(Material for this exercise)

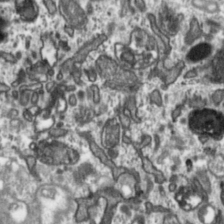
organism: Toxoplasma gondii
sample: Parasites in a vacuole inside a host cell
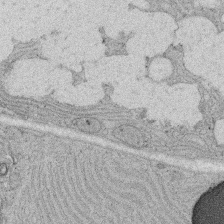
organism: Rat
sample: Salivary granule
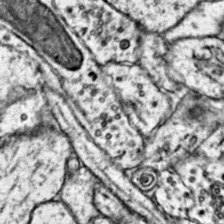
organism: Mouse
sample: Primary visual cortex
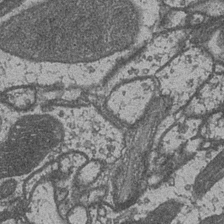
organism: Drosophila
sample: Optic medulla
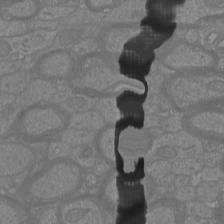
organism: Mouse
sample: Cortical neurons
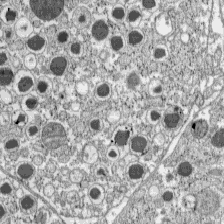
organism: C57BL Mouse
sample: Pancreatic islet
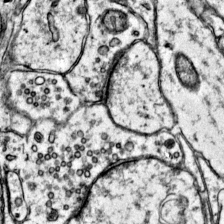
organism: Mouse
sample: Primary visual cortex
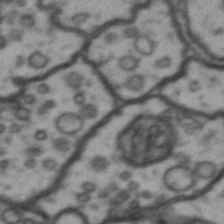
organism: Drosophila
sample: Brain
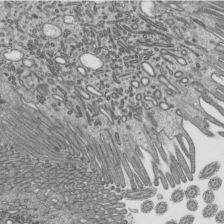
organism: Mouse
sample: Mouse epididymis efferent ductule cilia
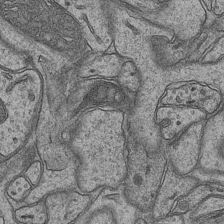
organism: Mouse
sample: CA1 Hippocampus
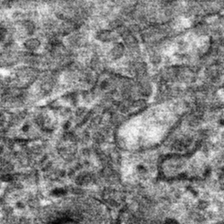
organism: Mouse
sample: Mouse hepatocytes
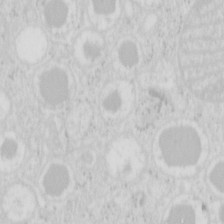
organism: Mouse
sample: Pancreas

(End Material for this exercise)

Although the records above contain pictures, only their text is to be repeated, exactly as given.

organism: Toxoplasma gondii
sample: Parasites in a vacuole inside a host cell
organism: Rat
sample: Salivary granule
organism: Mouse
sample: Primary visual cortex
organism: Drosophila
sample: Optic medulla
organism: Mouse
sample: Cortical neurons
organism: C57BL Mouse
sample: Pancreatic islet
organism: Mouse
sample: Primary visual cortex
organism: Drosophila
sample: Brain
organism: Mouse
sample: Mouse epididymis efferent ductule cilia
organism: Mouse
sample: CA1 Hippocampus
organism: Mouse
sample: Mouse hepatocytes
organism: Mouse
sample: Pancreas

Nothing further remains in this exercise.